▶ PROBLEM TO WORK ON
Please reproduce the data exactly and omit the pictures.

Stored entries
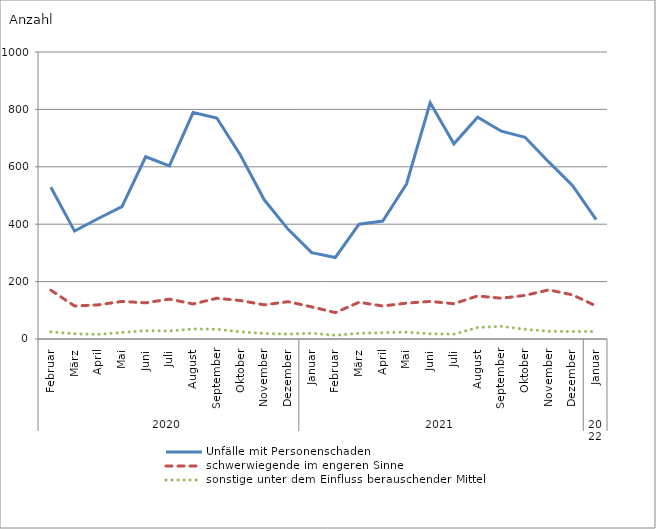
| Category | Unfälle mit Personenschaden | schwerwiegende im engeren Sinne | sonstige unter dem Einfluss berauschender Mittel |
|---|---|---|---|
| 0 | 529 | 170 | 25 |
| 1 | 376 | 115 | 18 |
| 2 | 420 | 119 | 16 |
| 3 | 461 | 131 | 23 |
| 4 | 635 | 126 | 29 |
| 5 | 603 | 139 | 28 |
| 6 | 789 | 122 | 35 |
| 7 | 770 | 142 | 34 |
| 8 | 640 | 134 | 25 |
| 9 | 485 | 119 | 19 |
| 10 | 383 | 130 | 17 |
| 11 | 301 | 112 | 20 |
| 12 | 284 | 92 | 13 |
| 13 | 400 | 128 | 20 |
| 14 | 411 | 115 | 22 |
| 15 | 540 | 125 | 24 |
| 16 | 823 | 131 | 18 |
| 17 | 680 | 123 | 17 |
| 18 | 773 | 150 | 40 |
| 19 | 724 | 142 | 44 |
| 20 | 703 | 152 | 34 |
| 21 | 617 | 171 | 27 |
| 22 | 535 | 154 | 26 |
| 23 | 416 | 115 | 26 |
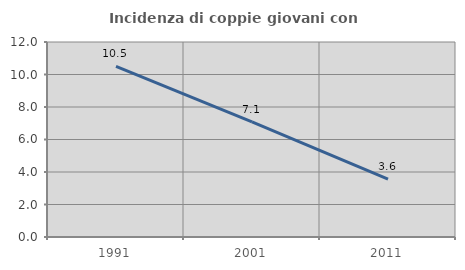
| Category | Incidenza di coppie giovani con figli |
|---|---|
| 1991.0 | 10.5 |
| 2001.0 | 7.083 |
| 2011.0 | 3.558 |
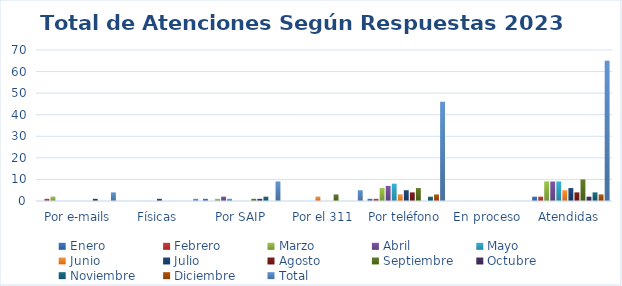
| Category | Enero | Febrero | Marzo | Abril | Mayo | Junio | Julio | Agosto  | Septiembre | Octubre | Noviembre | Diciembre | Total |
|---|---|---|---|---|---|---|---|---|---|---|---|---|---|
|  Por e-mails | 0 | 1 | 2 | 0 | 0 | 0 | 0 | 0 | 0 | 1 | 0 | 0 | 4 |
| Físicas | 0 | 0 | 0 | 0 | 0 | 0 | 1 | 0 | 0 | 0 | 0 | 0 | 1 |
| Por SAIP | 1 | 0 | 1 | 2 | 1 | 0 | 0 | 0 | 1 | 1 | 2 | 0 | 9 |
| Por el 311 | 0 | 0 | 0 | 0 | 0 | 2 | 0 | 0 | 3 | 0 | 0 | 0 | 5 |
| Por teléfono | 1 | 1 | 6 | 7 | 8 | 3 | 5 | 4 | 6 | 0 | 2 | 3 | 46 |
| En proceso | 0 | 0 | 0 | 0 | 0 | 0 | 0 | 0 | 0 | 0 | 0 | 0 | 0 |
| Atendidas | 2 | 2 | 9 | 9 | 9 | 5 | 6 | 4 | 10 | 2 | 4 | 3 | 65 |

▶ RESULT BELOW
| Category | Unfälle mit Personenschaden | schwerwiegende im engeren Sinne | sonstige unter dem Einfluss berauschender Mittel |
|---|---|---|---|
| 0 | 529 | 170 | 25 |
| 1 | 376 | 115 | 18 |
| 2 | 420 | 119 | 16 |
| 3 | 461 | 131 | 23 |
| 4 | 635 | 126 | 29 |
| 5 | 603 | 139 | 28 |
| 6 | 789 | 122 | 35 |
| 7 | 770 | 142 | 34 |
| 8 | 640 | 134 | 25 |
| 9 | 485 | 119 | 19 |
| 10 | 383 | 130 | 17 |
| 11 | 301 | 112 | 20 |
| 12 | 284 | 92 | 13 |
| 13 | 400 | 128 | 20 |
| 14 | 411 | 115 | 22 |
| 15 | 540 | 125 | 24 |
| 16 | 823 | 131 | 18 |
| 17 | 680 | 123 | 17 |
| 18 | 773 | 150 | 40 |
| 19 | 724 | 142 | 44 |
| 20 | 703 | 152 | 34 |
| 21 | 617 | 171 | 27 |
| 22 | 535 | 154 | 26 |
| 23 | 416 | 115 | 26 |
| Category | Incidenza di coppie giovani con figli |
|---|---|
| 1991.0 | 10.5 |
| 2001.0 | 7.083 |
| 2011.0 | 3.558 |
| Category | Enero | Febrero | Marzo | Abril | Mayo | Junio | Julio | Agosto  | Septiembre | Octubre | Noviembre | Diciembre | Total |
|---|---|---|---|---|---|---|---|---|---|---|---|---|---|
|  Por e-mails | 0 | 1 | 2 | 0 | 0 | 0 | 0 | 0 | 0 | 1 | 0 | 0 | 4 |
| Físicas | 0 | 0 | 0 | 0 | 0 | 0 | 1 | 0 | 0 | 0 | 0 | 0 | 1 |
| Por SAIP | 1 | 0 | 1 | 2 | 1 | 0 | 0 | 0 | 1 | 1 | 2 | 0 | 9 |
| Por el 311 | 0 | 0 | 0 | 0 | 0 | 2 | 0 | 0 | 3 | 0 | 0 | 0 | 5 |
| Por teléfono | 1 | 1 | 6 | 7 | 8 | 3 | 5 | 4 | 6 | 0 | 2 | 3 | 46 |
| En proceso | 0 | 0 | 0 | 0 | 0 | 0 | 0 | 0 | 0 | 0 | 0 | 0 | 0 |
| Atendidas | 2 | 2 | 9 | 9 | 9 | 5 | 6 | 4 | 10 | 2 | 4 | 3 | 65 |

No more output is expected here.